Sunday, September 7, 2008

Yellow rust or stripe rust

Stripe or yellow rust of wheat caused by P. striiformis f. sp. tritici can be as damaging as stem rust. However, stripe rust has a lower optimum temperature for development that limits it as a major disease in many areas of the world. Stripe rust is principally an important disease of wheat during the winter or early spring or at high elevations.

Symptoms of stripe rust are long stripes of small yellowish orange pustules on the leaves. These pustules consist of masses of rust spores. It can sometimes be confused with leaf rust or stem rust. Note that stem rust can occur on both the stems and the leaves of susceptible varieties. Stripe rust also goes by the name of yellow rust because it is a slightly lighter color than leaf rust or stem rust. Sometimes stripe rust symptoms are confusing on moderately resistant varieties because pustules may be hard to see or absent. In that case, symptoms can resemble bacterial leaf streak (black chaff) or Septoria leaf blotch.



Figure: Moderately Susceptible (typical striped appearance with no browning), Moderately Resistant (long brown lesions but few active pustules), Very Susceptible (stripes coalesced)

Puccinia striiformis has the lowest temperature requirements of the three wheat rust pathogens. Minimum, optimum and maximum temperatures for stripe rust infection are 0°, 11° and 23°C, respectively.





Hosts
Puccinia striiformis is a pathogen of grasses and cereal crops: wheat, barley, triticale and rye.





Alternate hosts
Only the telial and uredinial stages of stripe rust are known.

Life cycle
Puccinia striiformis is most likely a hemiform rust in that the life cycle seems only to consist of the uredinial and telial stages. Uredia develop in narrow, yellow, linear stripes mainly on leaves and spikelets. When the heads are infected, the pustules appear on the inner surfaces of glumes and lemmas.

The urediniospores are yellow to orange in colour, more or less spherical, echinulate and 28 to 34 µm in diameter. Narrow black stripes are formed on leaves during telial development.
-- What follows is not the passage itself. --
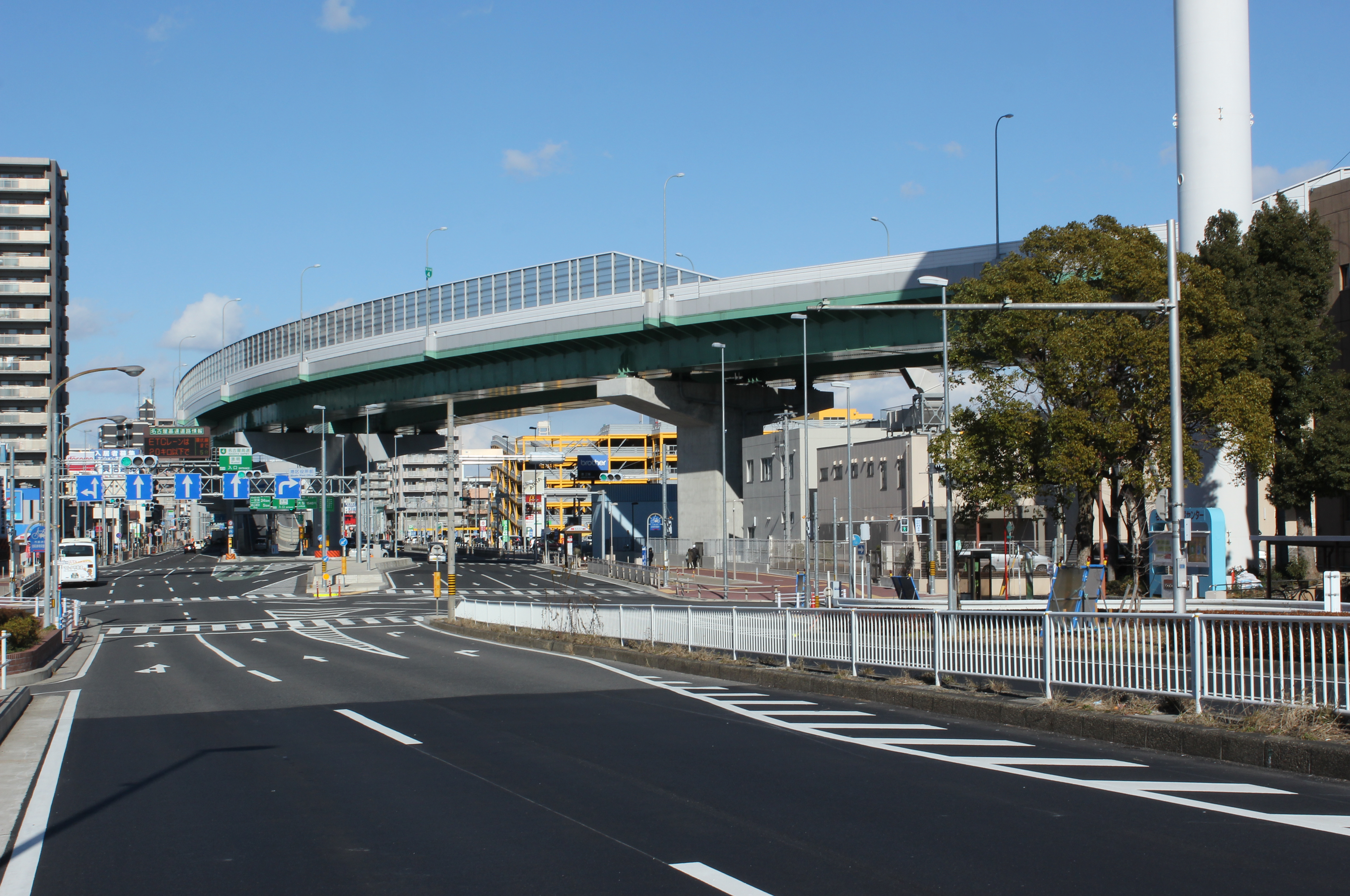 名古屋市道江川線から見る名古屋高速4号東海線港明出入口付近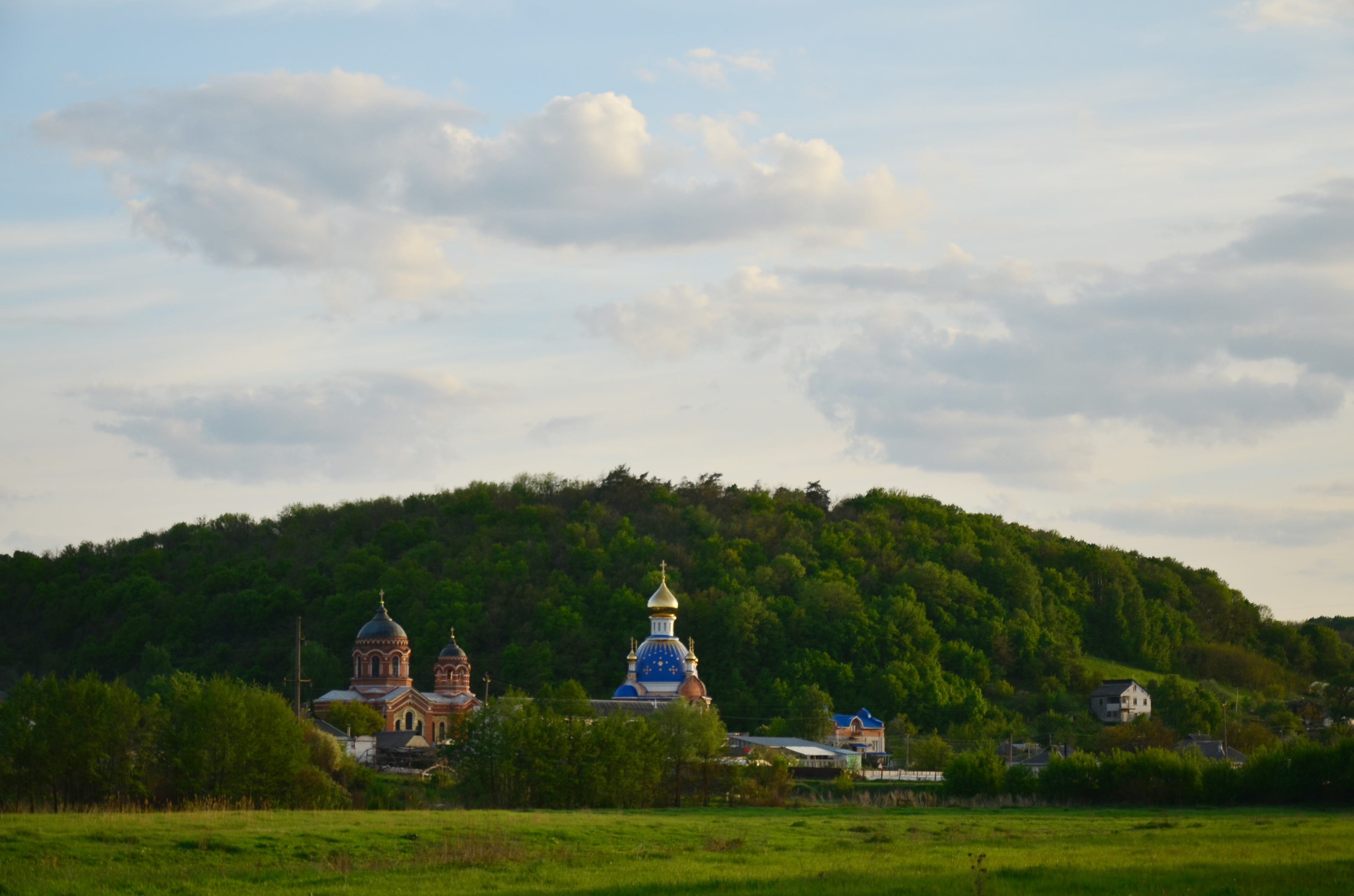 Свято-Борисо-Глібський жіночий монастир, Водяне

Teliospores are dark brown, two-celled and similar in size and shape to those of P. triticina. Stripe rust populations can exist, change in virulence and result in epidemics independent of an alternate host. Urediniospores are the only known source of inoculum for wheat, and they germinate and infect at cooler temperatures.



Disease cycle
Stripe rust over-summers on volunteer wheat. In the fall and winter it may develop in the southern U.S. near the Gulf coast on newly seeded wheat. In the spring, rust spores may blow north to the Central Plains. It is favored by cool, humid weather. Disease development is most rapid between 50 and 60 F. The disease is inhibited when night time temperatures get above 65 F or we have several days in a row in the mid 80's.

In central regions, such as Kansas, seldom have a significant problem with stripe rust for several reasons. First, stripe rust apparently does not over-winter in these areas so it must blow up from the south. In most years, there is not much stripe rust in south areas such as Texas or Oklahoma. Second, most of varieties have good resistance to stripe rust. Third, hot weather in May usually puts a halt to the epidemic before significant economic damage occurs.

Control

Control of stripe rust is through use of resistant varieties. Fortunately, most varieties in the Central Plains have good resistance. Foliar fungicides are essentially never used for stripe rust in most united states. However, Tilt, Quadris, and Stratego fungicides are all labeled for control of rusts, including stripe rust. Stratego has an early cut-off (flag leaf emergence), but Quadris and Tilt can be applied through fully headed.

Disease resistance





Historically Wilhelmina, Capelle-Desprez, Manella, Juliana and Carstens VI genotypes have maintained some resistance for many years. Most cultivars have remained resistant for five years or more, which is about the agronomic lifespan of a cultivar where an active breeding programme exists. However, some cultivars have rusted before they were grown on more than a fraction of the cultivated acreage. In most, if not all the cases, the failures have been due to inadequate knowledge of the virulences present in the pathogen population. In other cases, mutations or perhaps a recombination of existing virulence combinations occurred and rendered the host susceptible. In some instances, the disease screening protocol is inadequate to identify and select the resistant wheat lines. Yellow rust resistant genes are designated as Yr genes.